Pagi ini adalah pagi yang cerah, matahari mulai menampakkan diri dengan binar yang tak sesendu kemarin. Semilir angin seolah membawa aroma segar dari hujan yang tadi malam turun. Seorang wanita berkacamata dengan bingkai putih, masih saja duduk di depan laptop dan tumpukan buku. Sejak semalam buku itu belum bergeser sedikitpun dari tempatnya. Sayang sekali, harinya tak secerah pagi ini.
"Alam memang tak pernah bersahabat denganku, bagaimana mungkin aku bisa menyelesaikan tulisan yang membutuhkan suasana menegangkan? Sedangkan alam begitu indah hari ini," ia menggerutu sembari menyesap teh yang bahkan permukaannya hampir menyentuh dasar cangkir.
Wanita manis dengan kacamata itu adalah Naura. Seorang novelis romance yang baru saja pindah haluan untuk menulis cerita misteri. Tentu saja itu dilakukannya demi beberapa lembaran rupiah. Meskipun itu berlawanan dengan dirinya yang merupakan tipe melankolis pecinta genre romance yang menguras air mata. Namun apa daya, terlalu banyak novelis genre romance di luaran sana. Jangankan beberapa lembar rupiah, satu lembar saja sangat sulit di dapatnya.
Niatnya berubah haluan tak sepenuhnya berjalan lancar. Naura sangat kesulitan membangun suasana cerita misteri. Setiap ia mencoba menulis, justru suasana romantis yang sering muncul. Seperti hari ini, ia masih belum beralih dari tempat duduknya. Setelah semalaman mencoba merangkai kata. Hal itu menjadikan paginya begitu berantakan.
Setelah memikirkan, dia memutuskan untuk pindah ke rumah yang dulu dihuni eyangnya. Meski sudah hampir sepuluh tahun dia tidak mengunjungi rumah yang terletak di ujung timur pulau Jawa itu. Tetapi ia masih mengingat betapa menyeramkannya rumah tua itu. Bergegas Naura memesan tiket pesawat. Diapun bersiap untuk terbang ke kampung halaman orang tuanya.
Setelah satu setengah jam perjalanan, akhirnya dia sampai di sebuah bandara kecil yang sudah tidak pernah lagi diinjak sejak kematian eyangnya.
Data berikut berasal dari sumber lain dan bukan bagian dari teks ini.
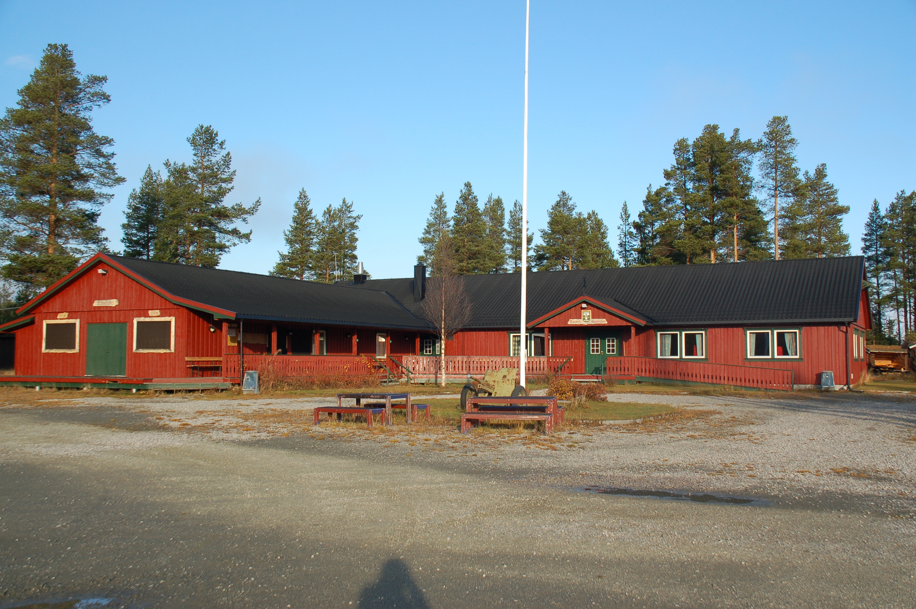 Tynset skytebane

Dari Bandara, ia masih harus melanjutkan perjalanan darat selama lebih dari empat jam menggunakan mobil travel. Karena terlalu lelah, ia tertidur. Sampai tepukan halus sang sopir membangunkannya.
"Mbak sudah sampai, barang dibagasi sudah saya turunkan," ucap sang sopir dengan nada rendah.
"Ia pak, terimakasih," jawab Naura sambil turun dan mulai menarik pegangan kopernya.
Setelah turun dari travel, wanita yang sudah kehilangan ayahnya semenjak usia enam tahun ini, melanjutkan perjalanan. Ia menyusuri sebuah jalan setapak yang kering. Jalan itu begitu sepi dengan pohon-pohon jati berjajar di setiap sisi. Di sepanjang jalan terdengar suara gemerisik yang timbul dari daun-daun jati kering yang gugur. Daun itu bergesekan satu sama lain akibat tiupan angin. Dua puluh menit berjalan, wanita dengan kaos hitam itu sampai di sebuah rumah yang lumayan besar. Halamannya begitu luas dengan pohon sawo yang berbuah lebat. Rumahnya beratap limas dengan kursi goyang masih setia berada di pojok teras. Meski sudah bertahun-tahun ditinggal pemiliknya. Masih sama, rumah ini selalu memunculkan ketakutan dalam diri Naura.
Eyang Naura atau orang setempat memanggilnya eyang Karti adalah orang paling kaya di kampung. Bahkan kekayaannya tidak akan habis tujuh turunan. Hampir semua sawah dan tanah di kampung itu adalah miliknya. Mayoritas mata pencaharian warga adalah mengelola sawah dan hutan jati milik eyang Karti. Ia hanya memiliki seorang pewaris yaitu ayah Naura. Namun, semenjak ayah Naura meninggal akibat kecelakaan kerja. Semua harta eyang Karti dikelola oleh anak angkat keluarga tersebut bernama Pambudi. Naura dan ibunya memilih pergi ke kota dan memulai hidup baru. Disaat Naura tengah mengumpulkan puing-puing memori tentang rumah itu. Tiba-tiba ia tersentak karena sebuah tepukan di pundaknya.